Twenty-eight years. It is a good, long reign. He had time. He had stability. After the chaos and bloodshed of his coup, he had nearly three decades to establish a righteous kingdom, to turn Israel back to the God of their fathers not just in rejecting Baal, but in embracing true worship. He had twenty-eight years to deal with the calves of Jeroboam. He had twenty-eight years to teach his children and his people to walk in all the ways of the Lord. But he did not. He was zealous against the sins of Ahab, but comfortable with the sins of Jeroboam. This is the constant temptation for all reformers. We are often very good at tearing down the idols of the previous generation, only to erect or, in this case, maintain our own preferred, more respectable idols. Jehu's reign was long, but it was not deep. It was a reformation of width, not of depth. He changed the official religion, but he did not change the heart of the nation because he did not fully surrender his own heart and his own political calculations to the Word of God. The twenty-eight years stand as a monument to a missed opportunity. God gave him a generation of peace and power, and he used it to secure his own throne, but not to secure the nation in covenant faithfulness.


Application

The story of Jehu's conclusion is a sober warning for the church in every age. It is possible to have a tremendous zeal for God, to hate evil, to fight against the gross idolatries of our day, and still have a heart that is not right with God. It is possible to do many mighty works for the Lord and still be clinging to sins of convenience, the "golden calves" of political expediency or personal preference.

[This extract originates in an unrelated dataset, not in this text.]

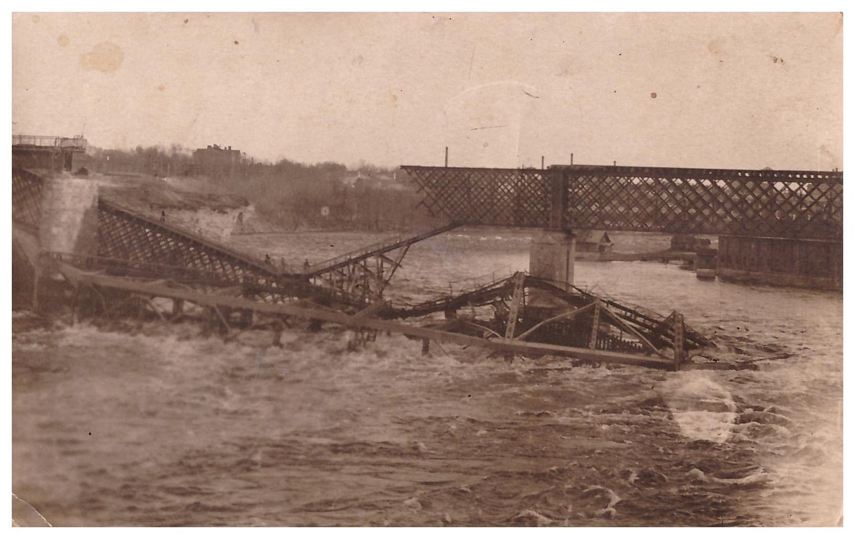 Narva raudteesild, mis oli purustatud 1918.-19. aastal
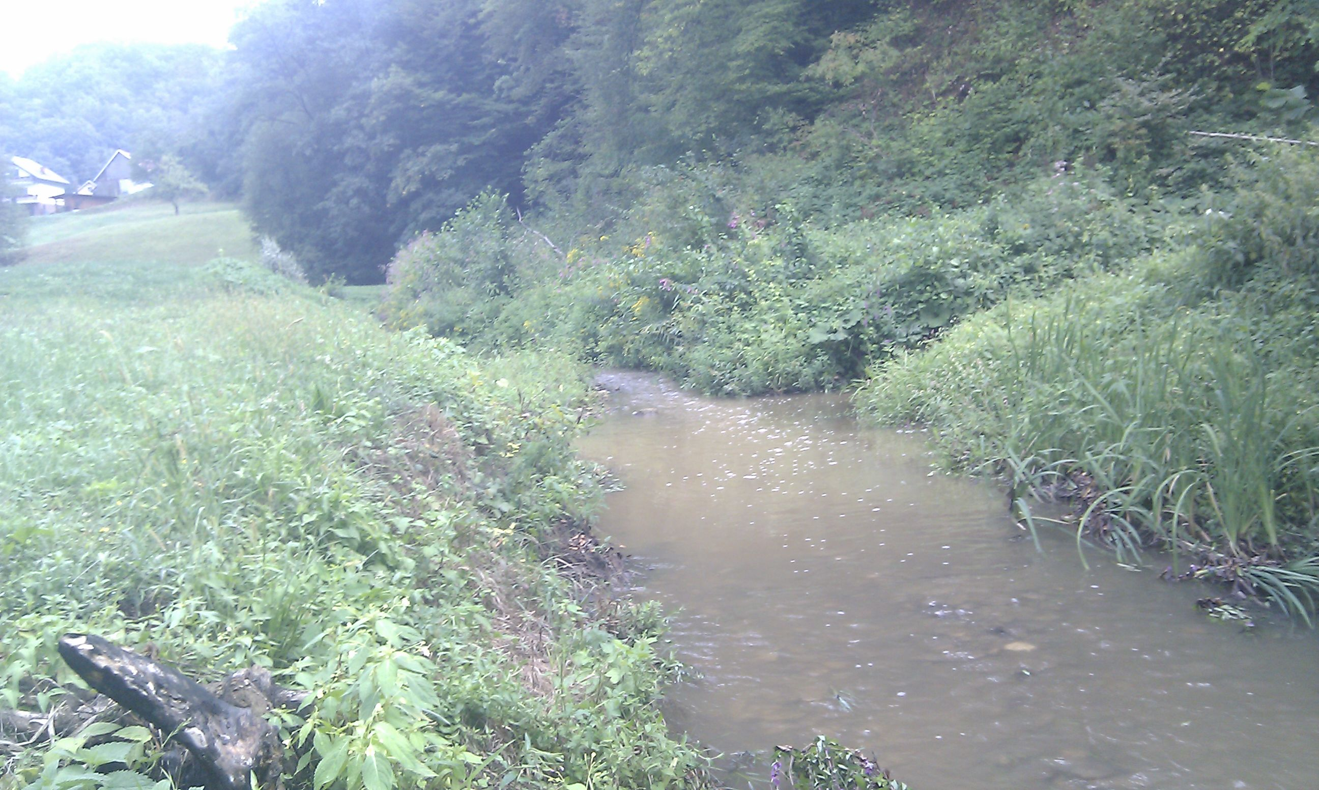 Potok Rogatnica pri Dobrini (bližina Žetal) (po dežu)

We must ask ourselves: what are our golden calves? Where have we stopped short in our reformation? We may have thrown Baal out of the front door, but have we left Jeroboam's idols standing in the back room? Are we zealous against the sins we find shocking in the broader culture, but tolerant of the sins that are common in our own circles? Do we hate the liberal apostasy out there, but coddle the love of money and status in here?

Jehu's story teaches us that God can and will use flawed instruments to accomplish His purposes. He used Jehu's zeal to bring a righteous and bloody end to the house of Ahab. But it also teaches us that God's standard is total, not partial, obedience. He desires the whole heart. A half-reformation is, in the end, no reformation at all. It simply sets the stage for the next generation's apostasy. Our only hope is not in our own zeal or might, but in the one King who reigned with perfect righteousness, who slept with His fathers and was buried, but who did not remain in the tomb. Jesus Christ is the true and perfect reformer, and it is only by being united to Him that our hearts can be truly cleansed of all idolatry, and we can be enabled to walk in the law of the Lord with all our heart.